PROJECT SUMMARY:
There is a need for integrative data analyses that anchor transcriptomic research in contexts predictive of
human health, as illustrated by growing awareness of disease-associated synonymous transcript variants
and RNA biotechnologies such as mRNA vaccines. To help uncover sequence features that are important
for RNA regulation, we present context-dependent models of translational efficiency, a key metric of
transcript function. We show that position-dependent codon usage bias (PDCUB) identifies start codons
among AUGs more consistently than the Kozak sequence, while high-PDCUB transcripts are enriched for
medically important genes tied to human development and neural function. Attention-based transformer
networks and interpretation techniques will independently predict translational efficiency in human
transcripts, with comparison to ribosome profiling and RNA abundance data in multiple human cell lines,
to characterize how PDCUB and other sequence features guide translational efficiency across health-
critical contexts. Transfection assays validate the roles of predicted sequence features.

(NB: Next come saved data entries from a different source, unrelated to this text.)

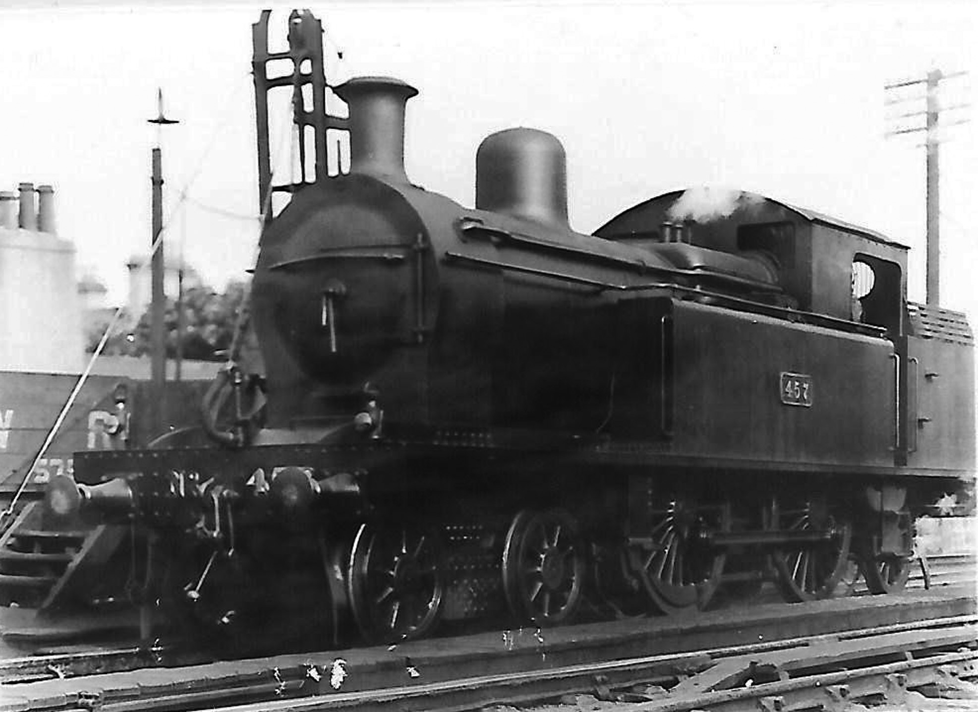 GSR no. 457 (ex-DSER no. 35) at Bray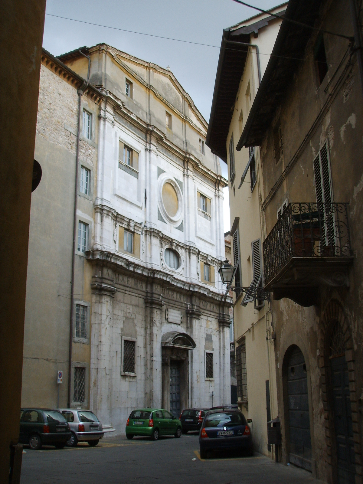 Santa maria corteorlandini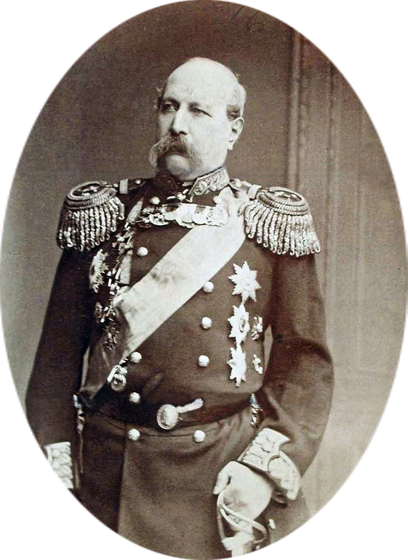 İbrahim bəy Aslanbəyov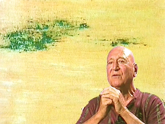 Portrait de René Laubies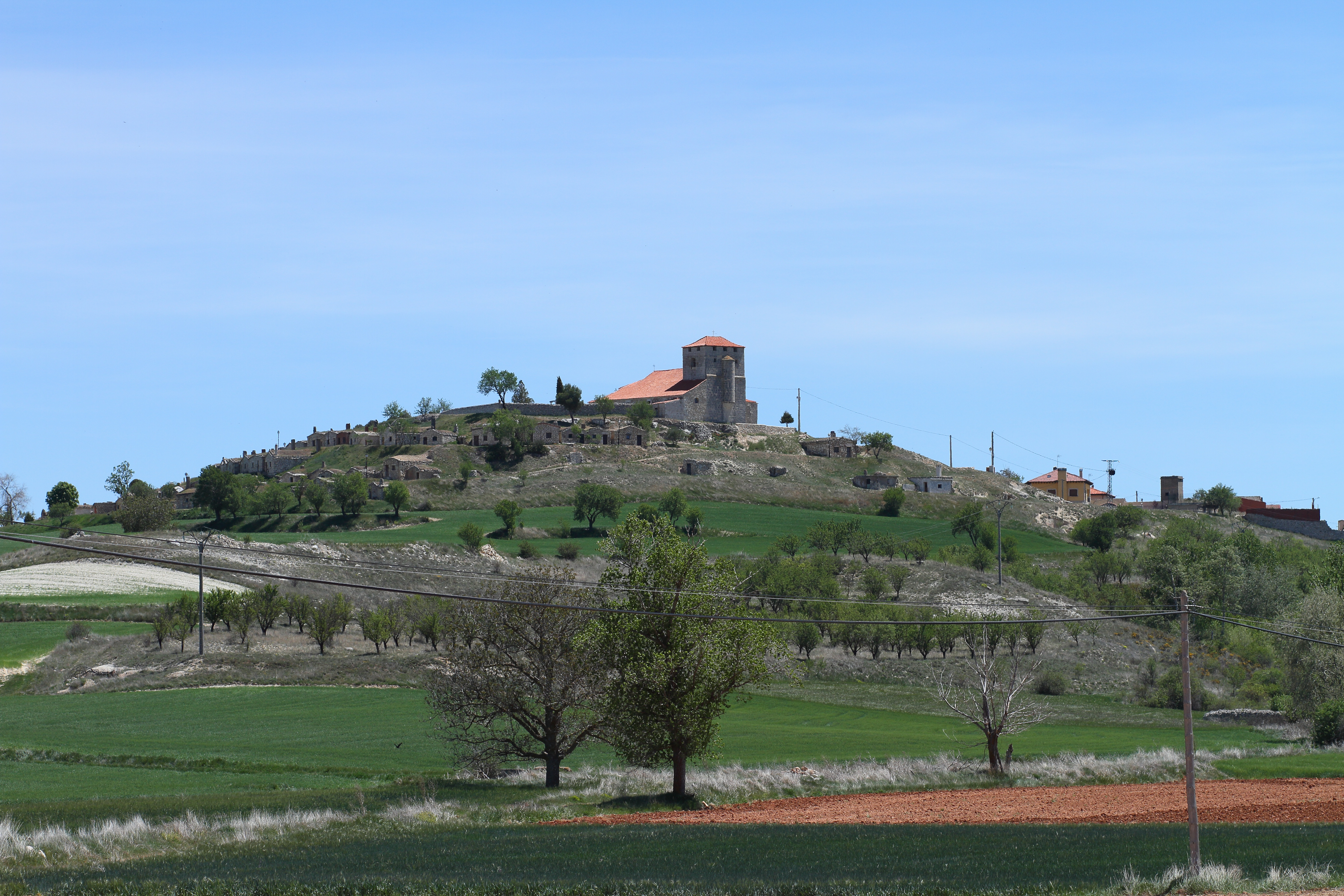 Moradillo de Roa, 02, desde BU-202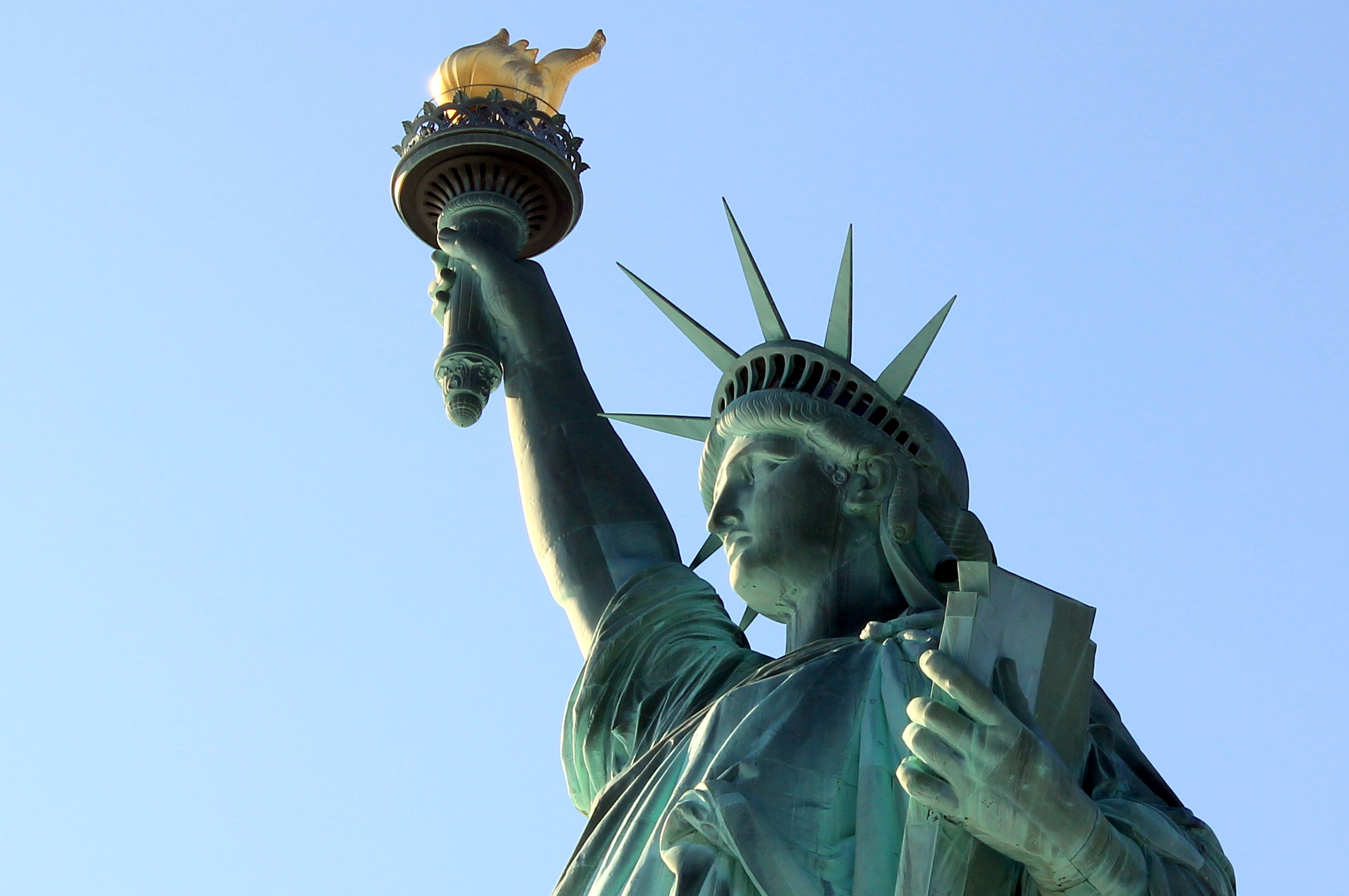 Freiheitsstatue, Liberty Island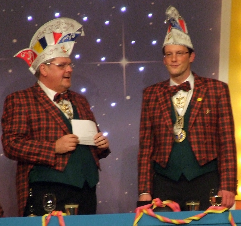 Sitzungspräsident Heinz Meller (links) und Michael Ebling (rechts), Fastnachtssitzung des Mombacher Carneval Verein 1886 e.V. „Die Bohnebeitel“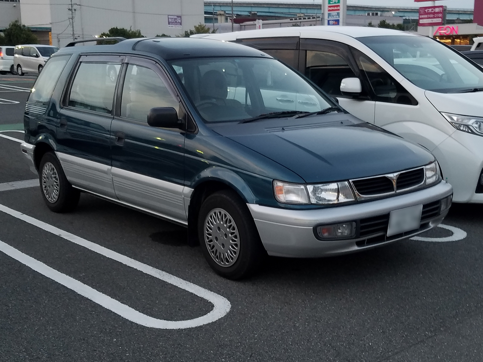 シャリオ リゾートランナーMS（1997年モデル）

Beyond sequence, higher-order structures also drive RNA function and stability, including
translational regulation and interactions with microRNAs and RNA-binding proteins (RBPs). A new RNA
structural alignment method and associated clustering will uncover structural domains and group them
by mutual similarity to find common structural motifs that impact RNA structure-function relationships,
improving our understanding of the role of transcript structure in pathogenesis. Evaluation will consist of
clustering RNA families in our previously built RNA structure meta-database, bpRNA-1m, with identified
structural domains analyzed in the context of ribosome profiling data to characterize the role of these
domains in regulating translation. Meanwhile, clustering structures according to RNA-protein crosslinking
data will let us identify motifs involved in the binding of RBPs.
Finally, a comprehensive transcriptome browser and meta-database will integrate transcriptomic
data for known and new transcript-level features, including those described above. Easy to access and
use, this resource will enable scientific and medical researchers to find and define RNA sequence features
and structural motifs. By cohesively cataloging the complex facets of transcript-level interactions, along
with sequence and structural features relevant for transcript regulation, our transcriptome browser will
help researchers visualize ribosomal occupancy, examine RNA structures, microRNA and RBP binding,
catalog splice variants, and understand the sequence features that drive transcript interactions. Allelic
variants mapped to RNA transcript positions will be combined our annotations, along with feature-based
machine learning predictions incorporated into the browser, to assist researchers in generating first-pass
predictions of transcript variants and interpreting their outcomes in the context of human health.